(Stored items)

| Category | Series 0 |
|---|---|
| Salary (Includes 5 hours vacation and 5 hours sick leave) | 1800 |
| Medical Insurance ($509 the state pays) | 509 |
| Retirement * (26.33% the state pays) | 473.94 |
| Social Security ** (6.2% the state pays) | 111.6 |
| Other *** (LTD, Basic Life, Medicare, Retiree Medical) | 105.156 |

==

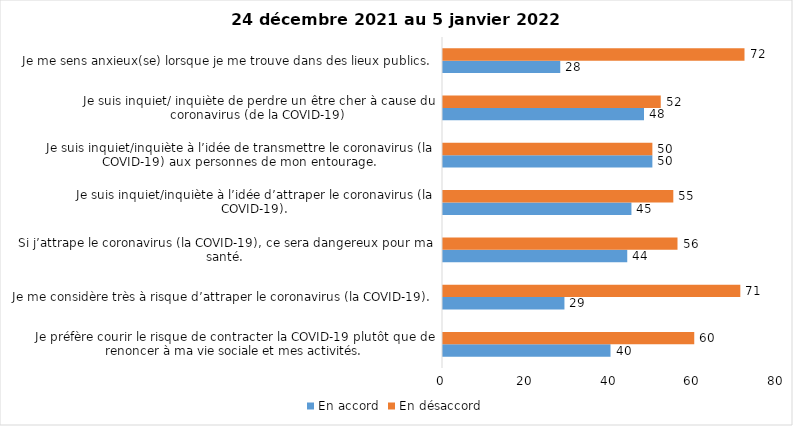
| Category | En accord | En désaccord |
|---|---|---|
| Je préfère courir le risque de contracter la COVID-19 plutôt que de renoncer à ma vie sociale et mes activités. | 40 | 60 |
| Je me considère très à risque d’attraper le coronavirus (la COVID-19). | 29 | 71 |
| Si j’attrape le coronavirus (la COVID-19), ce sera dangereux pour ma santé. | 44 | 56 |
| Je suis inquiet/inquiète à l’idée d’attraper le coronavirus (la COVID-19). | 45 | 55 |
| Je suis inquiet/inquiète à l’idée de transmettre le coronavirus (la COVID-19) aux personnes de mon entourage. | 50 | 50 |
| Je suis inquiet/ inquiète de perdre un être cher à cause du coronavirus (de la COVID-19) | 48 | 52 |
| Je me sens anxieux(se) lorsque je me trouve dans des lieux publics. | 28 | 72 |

* * *

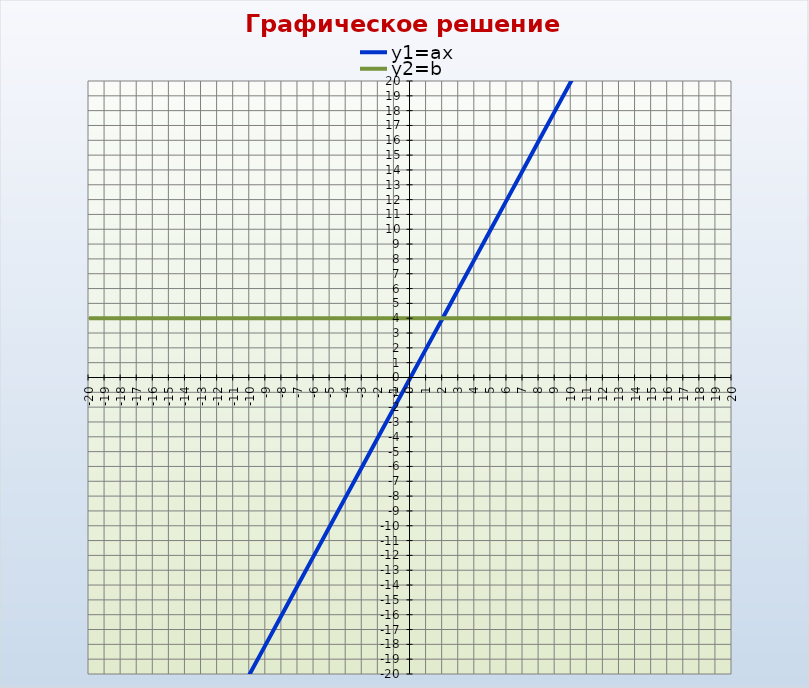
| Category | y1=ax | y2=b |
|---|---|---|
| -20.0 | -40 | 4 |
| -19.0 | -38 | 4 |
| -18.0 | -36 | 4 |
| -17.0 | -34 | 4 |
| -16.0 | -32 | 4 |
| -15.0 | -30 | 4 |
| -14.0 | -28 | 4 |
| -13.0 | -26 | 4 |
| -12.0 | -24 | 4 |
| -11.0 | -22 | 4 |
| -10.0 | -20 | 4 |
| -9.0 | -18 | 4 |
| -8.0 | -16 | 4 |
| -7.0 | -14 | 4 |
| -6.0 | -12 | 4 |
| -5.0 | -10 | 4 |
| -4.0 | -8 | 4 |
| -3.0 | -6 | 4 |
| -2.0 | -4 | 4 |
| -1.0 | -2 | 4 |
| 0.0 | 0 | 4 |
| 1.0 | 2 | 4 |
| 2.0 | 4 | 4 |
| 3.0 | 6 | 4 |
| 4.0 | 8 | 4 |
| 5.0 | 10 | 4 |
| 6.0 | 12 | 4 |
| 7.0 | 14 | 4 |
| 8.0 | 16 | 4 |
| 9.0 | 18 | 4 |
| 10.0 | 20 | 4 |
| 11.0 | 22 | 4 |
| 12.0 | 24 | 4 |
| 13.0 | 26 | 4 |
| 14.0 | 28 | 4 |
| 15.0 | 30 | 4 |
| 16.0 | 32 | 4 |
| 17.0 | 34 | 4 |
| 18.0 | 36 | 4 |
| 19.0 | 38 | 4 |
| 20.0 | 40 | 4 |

» **PROBLEM DETAILS**: Output, from the data above, the lines from the line with "Category | Series 0 |" to the line with "Medical) | 105.156 |" exactly as they stand, both ends included and nothing else.

» **SOLUTION FOR THIS PROBLEM**:
| Category | Series 0 |
|---|---|
| Salary (Includes 5 hours vacation and 5 hours sick leave) | 1800 |
| Medical Insurance ($509 the state pays) | 509 |
| Retirement * (26.33% the state pays) | 473.94 |
| Social Security ** (6.2% the state pays) | 111.6 |
| Other *** (LTD, Basic Life, Medicare, Retiree Medical) | 105.156 |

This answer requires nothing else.